Content Contents `json:"content,omitzero"`
Reasoning string `json:"reasoning,omitzero"`
ReasoningContent string `json:"reasoning_content,omitzero"`
ToolCalls []ToolCall `json:"tool_calls,omitzero"`
ToolCallID string `json:"tool_call_id,omitzero"`
Name string `json:"name,omitzero"`
}
Message is a provider-specific message.
type Model ¶
type Model struct {
ID string `json:"id"`
Object string `json:"object,omitzero"`
OwnedBy string `json:"owned_by,omitzero"`
Name string `json:"name,omitzero"`
Description string `json:"description,omitzero"`
ContextLength int64 `json:"context_length,omitzero"`
MaxCompletionTokens int64 `json:"max_completion_tokens,omitzero"`
Quantization string `json:"quantization,omitzero"`
Created int64 `json:"created,omitzero"`
SupportedFeatures []string `json:"supported_features,omitzero"`
SupportedSamplingParameters []string `json:"supported_sampling_parameters,omitzero"`
// Pricing per token.
Pricing map[string]string `json:"pricing,omitzero"`
}
Model is the provider-specific model metadata.
type ModelsResponse ¶
ModelsResponse represents the response from the /v1/models endpoint.
func (*ModelsResponse) ToModels ¶
func (r *ModelsResponse) ToModels() []genai.Model
ToModels converts models to genai.Model interfaces.
type Tool ¶
type Tool struct {
Type string `json:"type"` // "function"
Function struct {
Name string `json:"name"`
Description string `json:"description"`
Parameters *jsonschema.Schema `json:"parameters"`
} `json:"function"`
}
Tool is a provider-specific tool definition.
type ToolCall ¶
type ToolCall struct {
Type string `json:"type,omitzero"` // "function"

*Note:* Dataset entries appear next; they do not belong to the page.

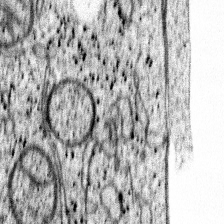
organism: Human
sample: HeLa cells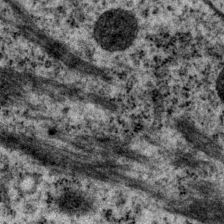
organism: P. pacificus
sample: Pharynx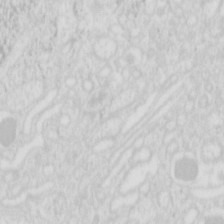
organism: Mouse
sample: Pancreas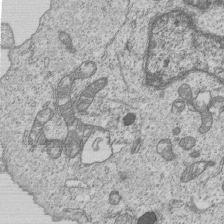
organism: Human
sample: MDA-MB-231 cells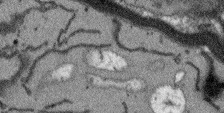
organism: Arabidopsis thaliana
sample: Root tip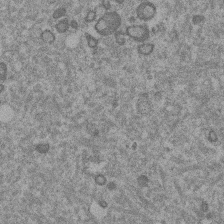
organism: Mouse
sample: Dividing mouse embryo 1 cell stage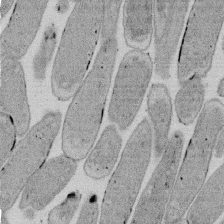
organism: E. coli
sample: Bacterial nucleoid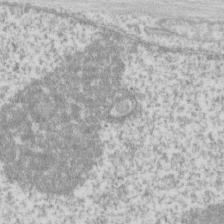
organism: Human
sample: Fibroblast cells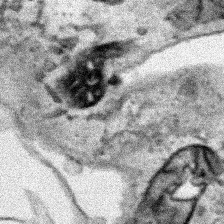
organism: Human
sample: Mitochondria in HCT116 cells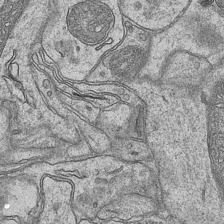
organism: Mouse
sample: CA1 Hippocampus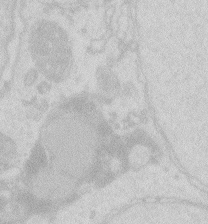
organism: Zebrafish
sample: Macrophage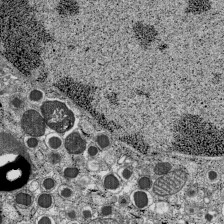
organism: C57BL Mouse
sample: Pancreatic islet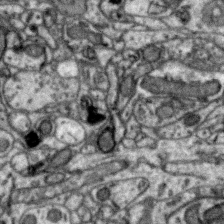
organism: Zebra finch
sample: Brain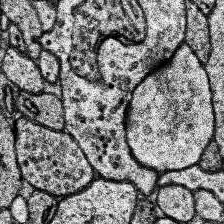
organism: Human
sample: Temporal Lobe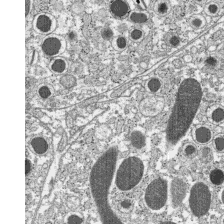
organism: C57BL Mouse
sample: Pancreatic islet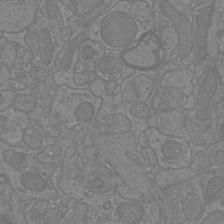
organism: Mouse
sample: Cortical neurons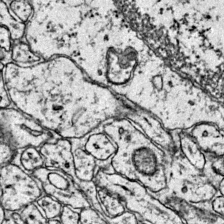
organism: Mouse
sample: Primary visual cortex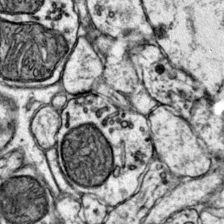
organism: Mouse
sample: Primary visual cortex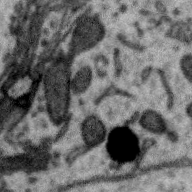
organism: Zebra finch
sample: Brain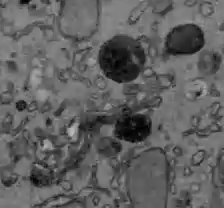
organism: C57BL Mouse
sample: Liver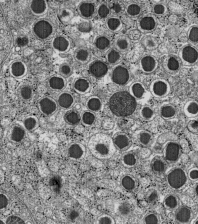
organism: C57BL Mouse
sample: Pancreatic islet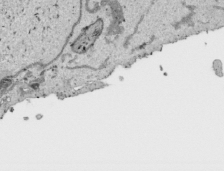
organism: Human
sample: Mitochondria in HCT116 cells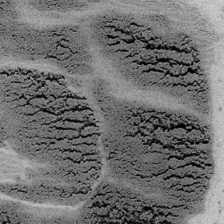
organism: Embia sp.
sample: Silk gland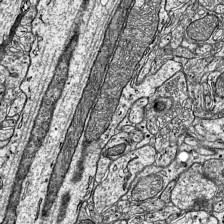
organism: Mouse
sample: Visual Cortex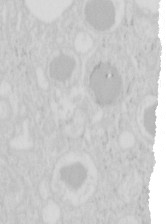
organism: Mouse
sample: Pancreas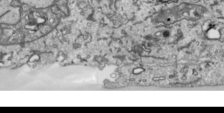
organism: Human
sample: Mitochondria in HCT116 cells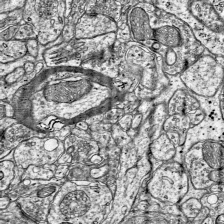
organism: Mouse
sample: Visual Cortex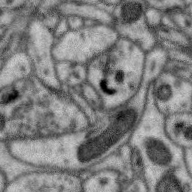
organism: Zebra finch
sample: Brain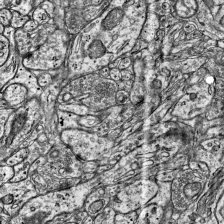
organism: Mouse
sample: Visual Cortex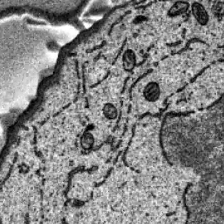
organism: Human
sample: HeLa cells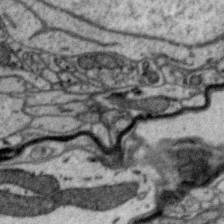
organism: Zebra finch
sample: Brain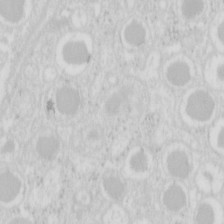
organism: Mouse
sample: Pancreas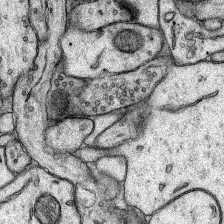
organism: Rat
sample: Hippocampus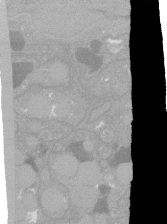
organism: C. elegans
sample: C. elegans oocyte; sperm cells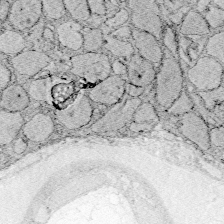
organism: Zebrafish
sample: Whole-Brain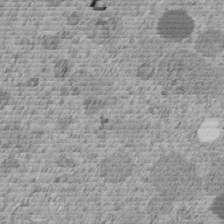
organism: C. elegans
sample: C. elegans embryo early stage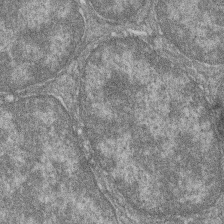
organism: Zebrafish
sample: Cilia; retinal pigment epithelium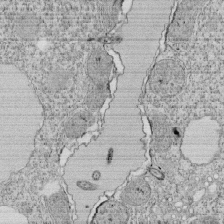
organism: Tetrahymena
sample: Cilia in tetrahymena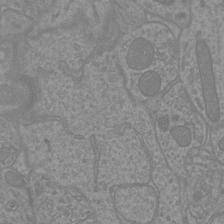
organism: Mouse
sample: Cortical neurons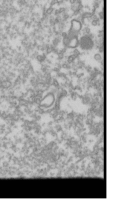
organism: Drosophila
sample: Cell division; meiosis; drosophila spermatocytes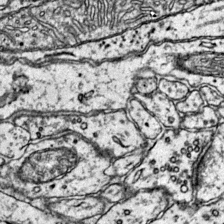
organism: Mouse
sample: Primary visual cortex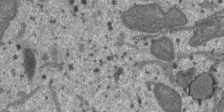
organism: Human
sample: Lung epithelial cells infected with SARS-CoV-2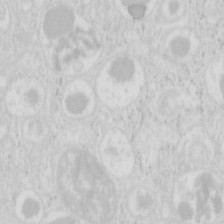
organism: Mouse
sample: Pancreas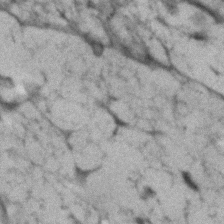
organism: Human
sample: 1205lu cells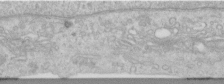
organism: Human
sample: Centriole in RPE cells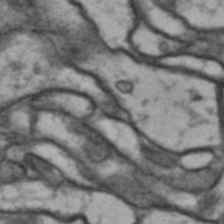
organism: Drosophila
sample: Brain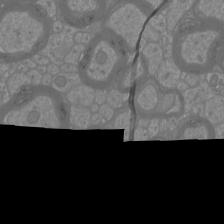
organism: Mouse
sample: Cortical neurons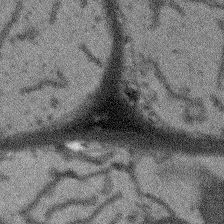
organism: Arabidopsis thaliana
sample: Root tip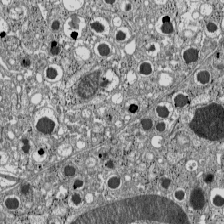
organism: C57BL Mouse
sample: Pancreatic islet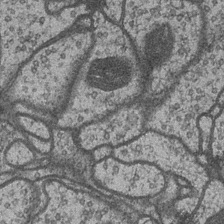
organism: Drosophila
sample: Optic medulla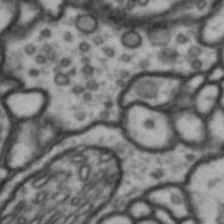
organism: Drosophila
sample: Brain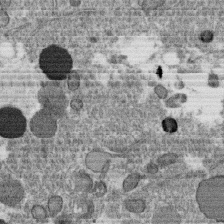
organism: C. elegans
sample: C. elegans oocyte; sperm cells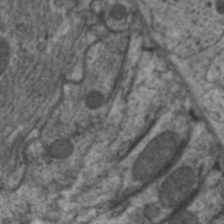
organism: C. elegans
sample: Pharynx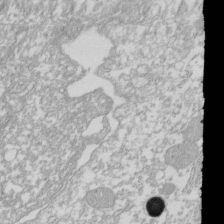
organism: Xenopus
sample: Cilia; centrioles in frog embryo cells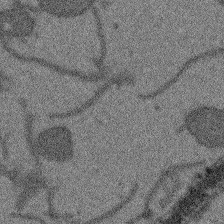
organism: Arabidopsis thaliana
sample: Root tip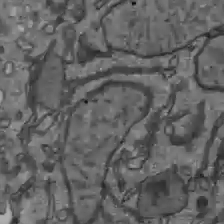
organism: C57BL Mouse
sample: Liver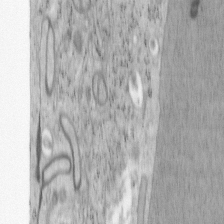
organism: Human
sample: HeLa cells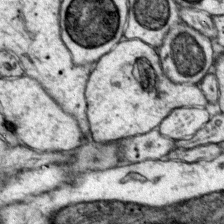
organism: Mouse
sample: Primary visual cortex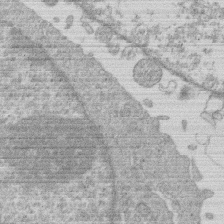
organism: Human
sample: Macrophage cells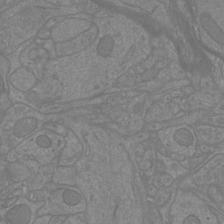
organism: Mouse
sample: Cortical neurons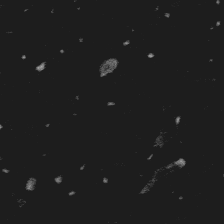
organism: Platynereis dumerilii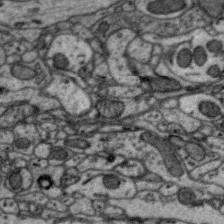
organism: Zebra finch
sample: Brain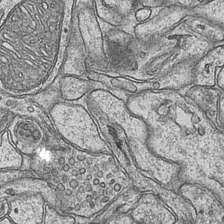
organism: Mouse
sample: CA1 Hippocampus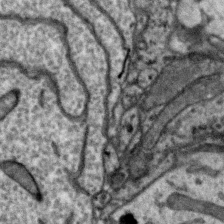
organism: Zebra finch
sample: Brain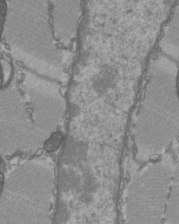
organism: C57BL Mouse
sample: Heart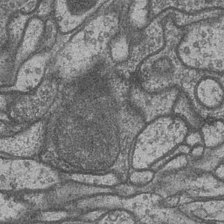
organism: Drosophila
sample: Optic medulla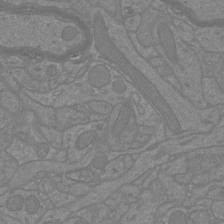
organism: Mouse
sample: Cortical neurons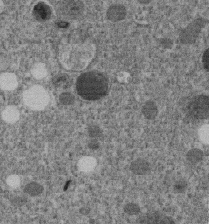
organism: C. elegans
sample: C. elegans embryo early stage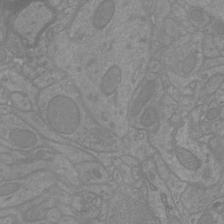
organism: Mouse
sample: Cortical neurons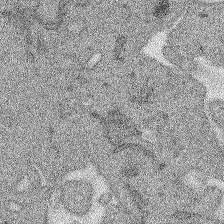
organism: Human
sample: HeLa cells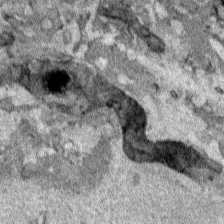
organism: Human
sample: Mitochondria in HCT116 cells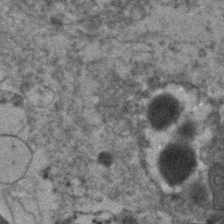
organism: Human
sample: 1205lu cells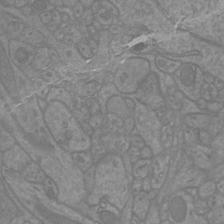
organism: Mouse
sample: Cortical neurons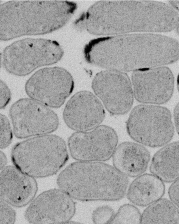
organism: E. coli
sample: Bacterial nucleoid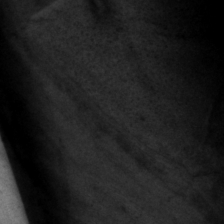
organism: P. pacificus
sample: Pharynx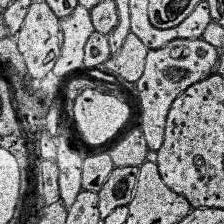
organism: Human
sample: Temporal Lobe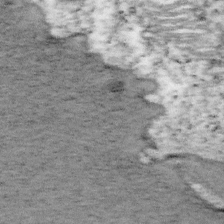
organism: Mouse
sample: OT-I killer T cells with ID8 ovarian cancer cells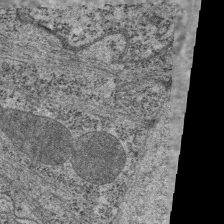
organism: C. elegans
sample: Pharynx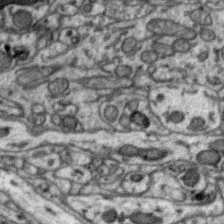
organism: Zebra finch
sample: Brain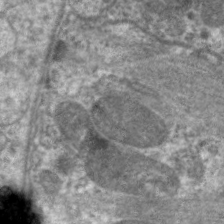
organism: C. elegans
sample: Pharynx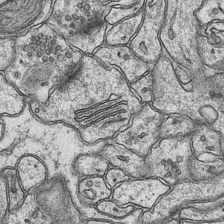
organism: Mouse
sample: CA1 Hippocampus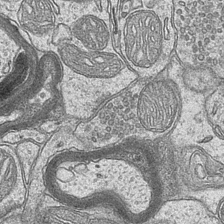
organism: Mouse
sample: CA1 Hippocampus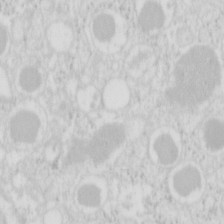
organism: Mouse
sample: Pancreas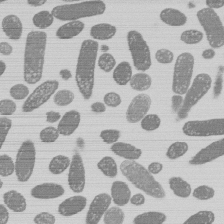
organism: E. coli
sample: Bacterial nucleoid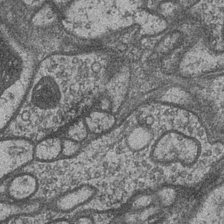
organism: Drosophila
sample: Optic medulla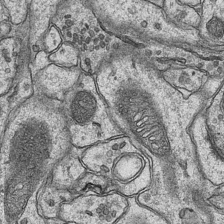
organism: Mouse
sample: CA1 Hippocampus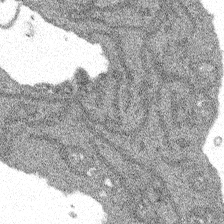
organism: Spongilla lacustris
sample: Multiple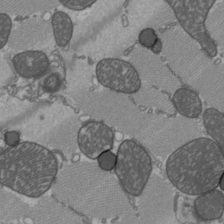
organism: C57BL Mouse
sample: Heart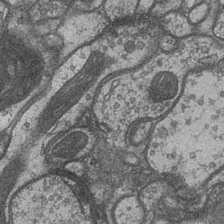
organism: Drosophila
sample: Optic medulla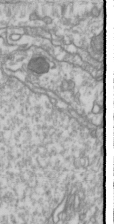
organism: Drosophila
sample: Cell division; meiosis; drosophila spermatocytes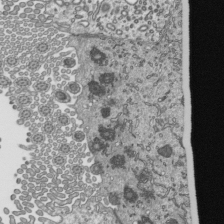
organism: Mouse
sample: Mouse epididymis efferent ductule cilia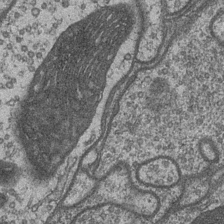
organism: Drosophila
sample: Optic medulla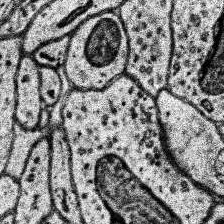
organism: Human
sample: Temporal Lobe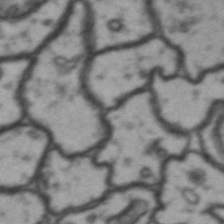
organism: Drosophila
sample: Brain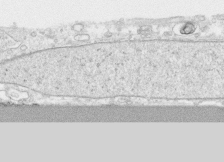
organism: Human
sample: CRL-1474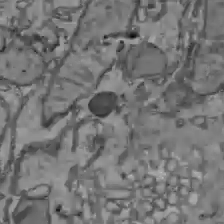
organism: C57BL Mouse
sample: Liver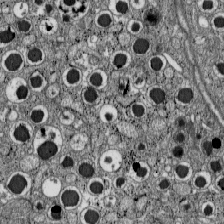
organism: C57BL Mouse
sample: Pancreatic islet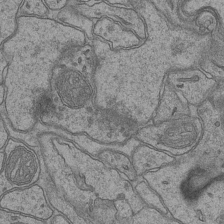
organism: Mouse
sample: CA1 Hippocampus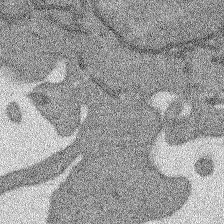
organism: Human
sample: HeLa cells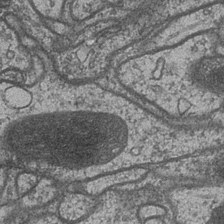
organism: Drosophila
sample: Optic medulla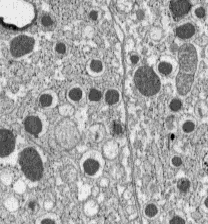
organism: C57BL Mouse
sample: Pancreatic islet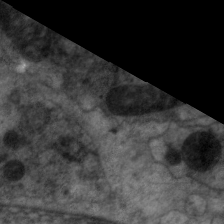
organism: C. elegans
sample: Pharynx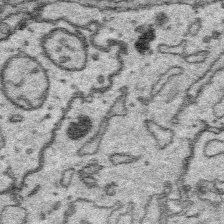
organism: Platynereis dumerilii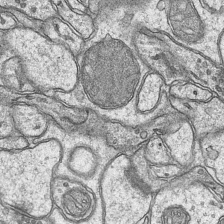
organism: Mouse
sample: CA1 Hippocampus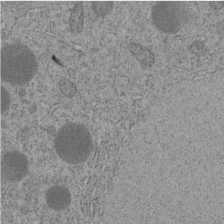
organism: C. elegans
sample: C. elegans embryo early stage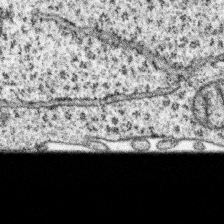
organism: Human
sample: HeLa cells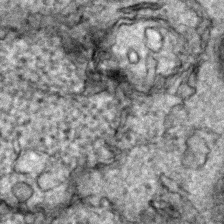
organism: Zebrafish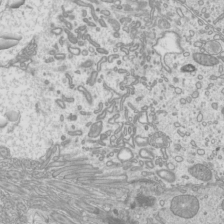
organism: Mouse
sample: Cilia; mouse epididymis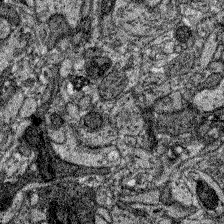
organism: Zebrafish
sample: Larval olfactory bulb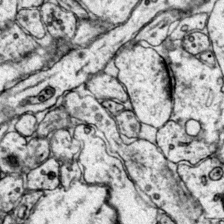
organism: Mouse
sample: Primary visual cortex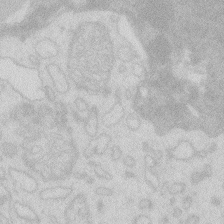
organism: Zebrafish
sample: Macrophage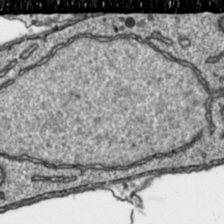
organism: Toxoplasma gondii
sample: Parasites in a vacuole inside a host cell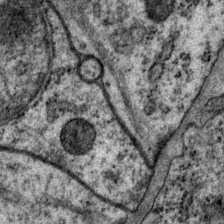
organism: P. pacificus
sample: Pharynx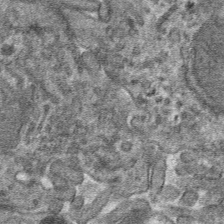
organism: Mouse
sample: Mouse hepatocytes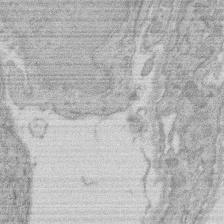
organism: Rat
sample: Salivary granule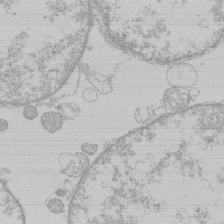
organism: Human
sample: Macrophage cells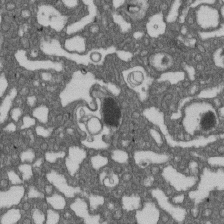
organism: Drosophila
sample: Nephrocyte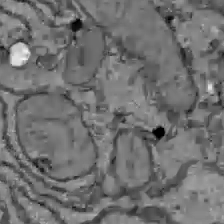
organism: C57BL Mouse
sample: Liver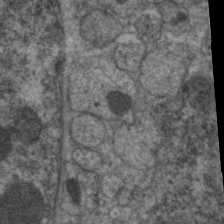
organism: C. elegans
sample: Pharynx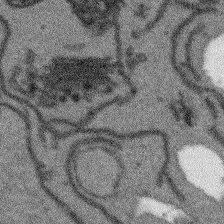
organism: Arabidopsis thaliana
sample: Root tip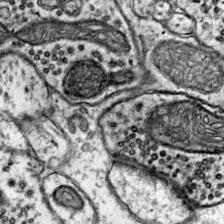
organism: Mouse
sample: Primary visual cortex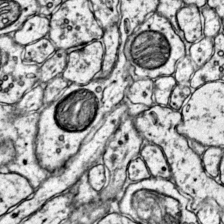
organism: Mouse
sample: Primary visual cortex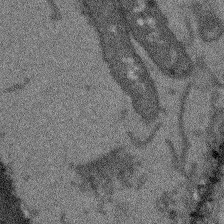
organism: Arabidopsis thaliana
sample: Root tip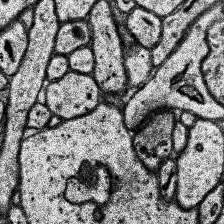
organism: Human
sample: Temporal Lobe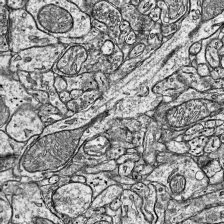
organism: Mouse
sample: Visual Cortex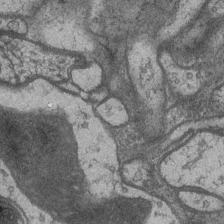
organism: Drosophila
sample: Optic medulla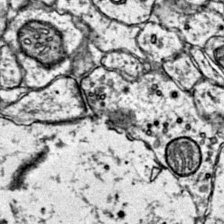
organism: Mouse
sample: Primary visual cortex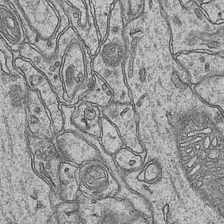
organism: Mouse
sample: CA1 Hippocampus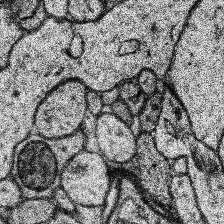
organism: Human
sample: Temporal Lobe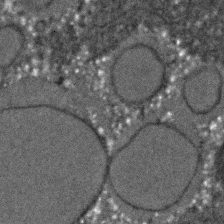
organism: C. elegans
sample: C. elegans embryo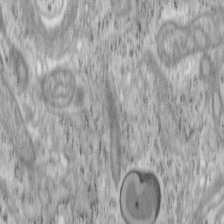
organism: Human
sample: HeLa cells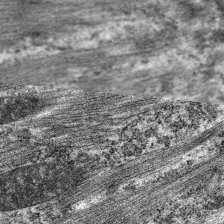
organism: C. elegans
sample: Pharynx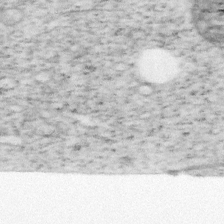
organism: Mouse
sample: OT-I killer T cells with ID8 ovarian cancer cells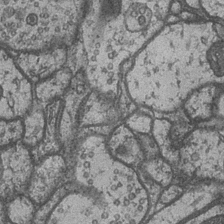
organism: Drosophila
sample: Optic medulla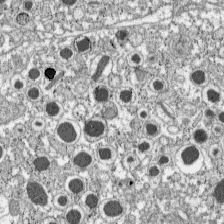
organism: C57BL Mouse
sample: Pancreatic islet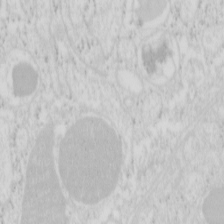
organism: Mouse
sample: Pancreas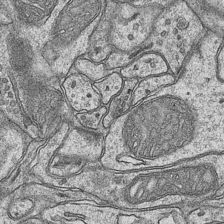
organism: Mouse
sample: CA1 Hippocampus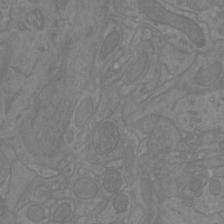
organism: Mouse
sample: Cortical neurons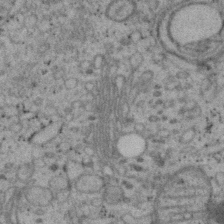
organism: Human
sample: HeLa cells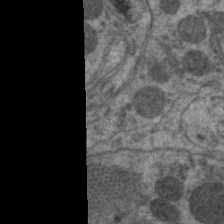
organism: C. elegans
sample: Pharynx

ID string `json:"id,omitzero"`
Index int64 `json:"index,omitzero"`
Function struct {
Name string `json:"name,omitzero"`
Arguments string `json:"arguments,omitzero"`
} `json:"function,omitzero"`
}
ToolCall is a provider-specific tool call.
type Usage ¶
type Usage struct {
PromptTokens int64 `json:"prompt_tokens"`
CompletionTokens int64 `json:"completion_tokens"`
TotalTokens int64 `json:"total_tokens"`
PromptTokensDetails struct {
AudioTokens int64 `json:"audio_tokens"`
CachedTokens int64 `json:"cached_tokens"`
} `json:"prompt_tokens_details"`
CompletionTokensDetails struct {
AcceptedPredictionTokens int64 `json:"accepted_prediction_tokens"`
AudioTokens int64 `json:"audio_tokens"`
ReasoningTokens int64 `json:"reasoning_tokens"`
RejectedPredictionTokens int64 `json:"rejected_prediction_tokens"`
} `json:"completion_tokens_details"`
}
Usage is the provider-specific token usage.